I had invited Institute for Government colleagues round for a barbecue on the evening of 23 June 2016. We had planned to have fun on the roof terrace, watch the UK membership to the European Union referendum (‘Brexit’) results come in and take the next day off to recover while the Government returned to business as usual.

Instead, we watched all night, riveted, as the leave votes piled up (and the pound sterling dropped through the floor). Dawn broke and we were still watching. At 8 am the Prime Minister resigned. A colleague received a message to say that everybody was needed at work to plan the Institute for Government’s response to Brexit.

The Institute for Government is a non-partisan London-based think tank, established in 2008. Our mission is to make the UK Government more effective. We look at the ‘how’ not the ‘what’ of government policymaking – covering areas such as accountability, the way government uses digital, information management, and the quality of policymaking. One thing we had steered clear of over our first eight years was Europe – our focus had been on the government departments in Whitehall and polarised debates about the UK’s membership to the European Union (EU) seemed like tricky territory. But in the run-up to the referendum we had established a small team and started developing our capacity on Europe.
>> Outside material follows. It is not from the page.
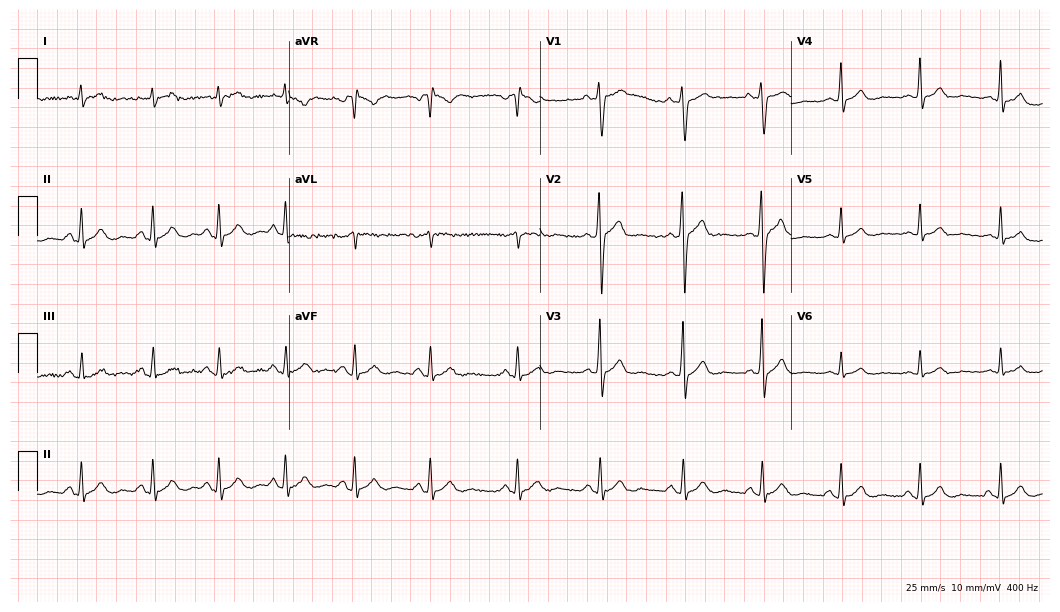
Electrocardiogram, a male patient, 22 years old. Overall reading on record: normal ECG.

That formed the nucleus of our post-referendum efforts.

We were clear from the start that we would never say that Brexit was the right or wrong choice – our focus would be that the Government’s Brexit policy had to be delivered well. Our lack of a track record on Europe before the referendum proved to be a big bonus, particularly with broadcasters wedded to ‘balance.’
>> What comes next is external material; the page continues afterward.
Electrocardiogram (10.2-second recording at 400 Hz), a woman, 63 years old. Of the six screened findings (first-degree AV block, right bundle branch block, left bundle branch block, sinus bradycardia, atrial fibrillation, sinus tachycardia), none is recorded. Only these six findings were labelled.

In the early post-referendum months we focused on applying what we knew: how the Government needed to organise for the most daunting challenge the country had faced since the Second World War. We published our first report, Brexit: Organising Whitehall to deliver, within a month of the referendum and days before Theresa May became Prime Minister. Her first act as Prime Minister was to ignore our key recommendation: she set up the dedicated Brexit department that we had counselled against. A year later she had to make changes that validated our initial warnings.

Our team’s main focus early on was getting up to speed on the technicalities: how would the exit process work? How did the EU trade with third countries? What would be the process for approving a deal? We then got more specific: what are the common fisheries and common agricultural policies? Why did the EU think the UK owed a divorce bill? We developed a series of ‘Brexplainers’, neutral explanations of the issues at stake (often with great graphics) to share the knowledge we gained. The EU divorce bill explainer and our Trade after Brexit report have been our most read publications. We offered briefings to major news organisations, helping to establish ourselves as helpful, informed commentators.

We have divided our focus between the three big processes: negotiating, legislating and implementing Brexit (which the UK Government has had to undertake simultaneously rather than sequentially) as well as considering what the options were for life ‘after Brexit.’

The Government has, for most of the period since the referendum, been incredibly unforthcoming about its plans for and assessment of the likely impact of Brexit. As a result, we have found that our team has been increasingly in demand to speak to a wide range of audiences, as people try to figure out what is going on and how it is going to affect them. In the past few months, we have spoken at: a conference organised by Prospect, the civil service union for frontline staff; at regional Brexit roadshows of the Engineering Employers Federation and other trade associations; and even at the Bradford Literary Festival!

We know that we have regular readers in EU capitals and in Brussels – and sometimes have to make clear that we are not being used by the UK Government to test the waters for their own proposals. We put on events in our building, bringing different voices in to close contact with Whitehall decision-makers. And we give evidence to parliamentary select committees, who regularly cite our reports.

That makes for a lot of activity. But does it make for a lot of influence? We do not pretend that we will shape the final decisions on Brexit – those will be hammered out in the Prime Minister’s office, Brussels and in the UK Parliament. But we do think that we have helped improve the scrutiny of Government decisions – and made the debate in the UK better informed on the process and practical implications of Brexit. We make sure that what we say is always based on the best evidence we can find. In a debate dominated by shrill opinions and assertions, we need to be vigilant that we do not deviate from that principle.